The popular Cuban phrase loosely translates to “on the ball”, and it frequently describes a person at the top of his or her game. While broadly used, the expression occasionally seems tailor made for an individual. This year, it perfectly fits Jesús Alonso-Regalado, Subject Librarian for History, Latin American Studies, and Romance Languages.

On January 27, the American Library Association presented Alonso-Regalado with the I Love My Librarian Award. The recognition took place during the ALA Midwinter Meeting at the Pennsylvania Convention Center in Philadelphia. The prestigious award celebrates “…the accomplishments of exceptional public, school, college, community college, or university librarians.” Over 1,950 librarians from across the United States were nominated, yet only ten received the honor. 

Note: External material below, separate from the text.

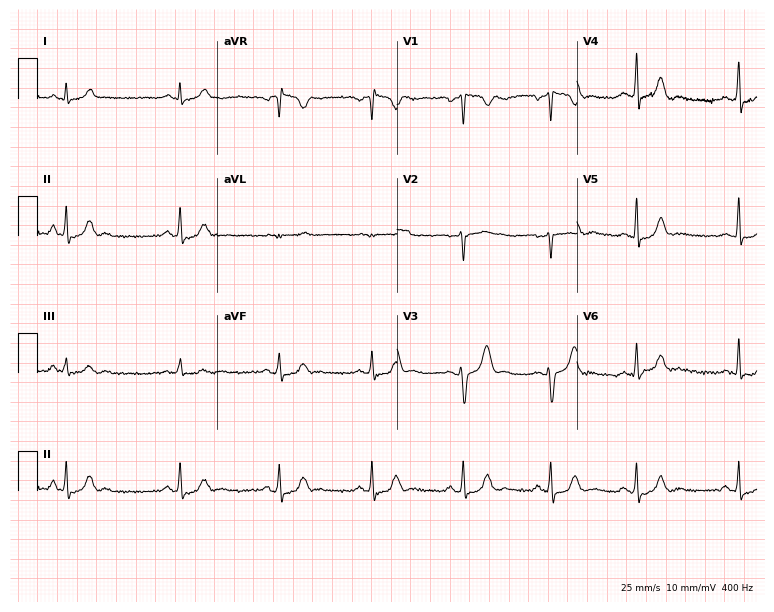
12-lead ECG (7.3-second recording at 400 Hz) from a 33-year-old woman. Labelled as a normal ECG.

“Jesús goes above and beyond in his support of faculty in every way: Knowing that we can count on Jesús for this kind of support and personalized attention is invaluable and helps support the university’s teaching mission immeasurably,” says Dr. Richard Fogarty, Associate Professor of History and Associate Dean for General Education. “He is proactive about discovering what materials instructors are using in their courses, and making sure they are available well in time for the relevant semester. He has launched an initiative to make texts available at the lowest possible cost to students, particularly important at an institution where more than half of the students are eligible for Pell Grants. He is the most responsive and available librarian I have ever worked with.” 

Watch Jesús' Speech

In his address to the gathering at ALA Midwinter, Alonso-Regalado spoke to the value of libraries in their communities. “But, how can you build significant connections with users?” he asked. “By showing them empathy and providing them an inclusive space, so that they feel part of our libraries. If they love us, it is because we as librarians are committed to building long lasting connections with our communities.”

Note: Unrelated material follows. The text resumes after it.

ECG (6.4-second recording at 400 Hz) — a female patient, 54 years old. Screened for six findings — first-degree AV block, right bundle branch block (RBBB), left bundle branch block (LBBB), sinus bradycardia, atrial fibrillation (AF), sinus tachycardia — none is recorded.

He also highlighted the importance of building diverse collections. “I have been fortunate to develop a career as a subject librarian in the United States,” he said. “I believe in the value of subject knowledge and language expertise in libraries. We cannot forget the importance of building unique, strong collections which embrace multiple voices and different perspectives. To achieve this, we must continue developing collections that include materials published in other countries and in other languages.”

The University Libraries are proud to count Alonso-Regalado among our librarians, and we are thrilled that he has been recognized for this highly-prestigious American Library Association Award.